You can add three intermediate scenarios: monoclonal antibody therapy, convalescent plasma therapy, and testing for antibodies. The first is in development. The second is expensive. According to Stacey McKenna of Scientific American and more reading, the third remains uncertain as questions persist around individual immunity and antibodies. Let's assume testing is our intermediate scenario.
According to Alex Putterman in the Hartford Courant, any "return to semi-normalcy will also require extensive diagnostic testing, contact tracing and isolation of infected people". He also notes that, according to CNN, over 90 companies have told the FDA they are selling antibody tests with vary efficacy. Germany on the other hand seems to lead the way on testing. Regarding contact tracing, according to Donald McNeil, Jr. of the NY Times, the US may have to train up from about 2K to 300K tracers. The number of asymptomatic carriers will complicate this effort as well.
I want to be positive. But, it seems to me, we are on varying levels of lockdown until we have a vaccine or other solution. Herd immunity is not a likely solution without a vaccine - especially given the conditions of transmissibility and fatality here** as well as the potential long time length for incubation, infection, and recovery. Remaining uncertainties around reinfection could help or hinder the argument for the immunity scenario listed above.

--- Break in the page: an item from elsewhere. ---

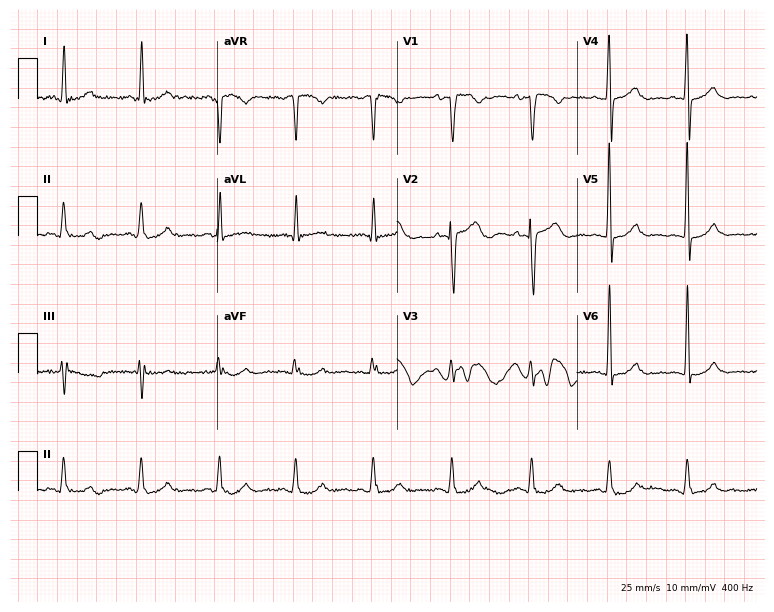
Standard 12-lead ECG recorded from a female patient, 40 years old (7.3-second recording at 400 Hz). None of these six findings is recorded: first-degree AV block, right bundle branch block (RBBB), left bundle branch block (LBBB), sinus bradycardia, atrial fibrillation (AF), sinus tachycardia.

You could argue that we can 'harden' ourselves and try immunity scenario but, as I said, we face a major headwind.*** Sweden is experimenting with this approach in a sense - not without even some limited success although their nation is not a dense one, which doesn't help most major nations such as the US.
I suspect we are in for 2 or 3 years of undulating lockdowns - especially if no vaccine is found in the non-trivial short-tun such as 5 years or so. I also suspect that over time we will choose a hybrid between scenario 2 and 3 and let people die - assuming reinfection questions fall in our favor. I am not ignoring that without economic activity, a portion of our society and other societies will die. If it’s not obvious, I believe more in scenario 3.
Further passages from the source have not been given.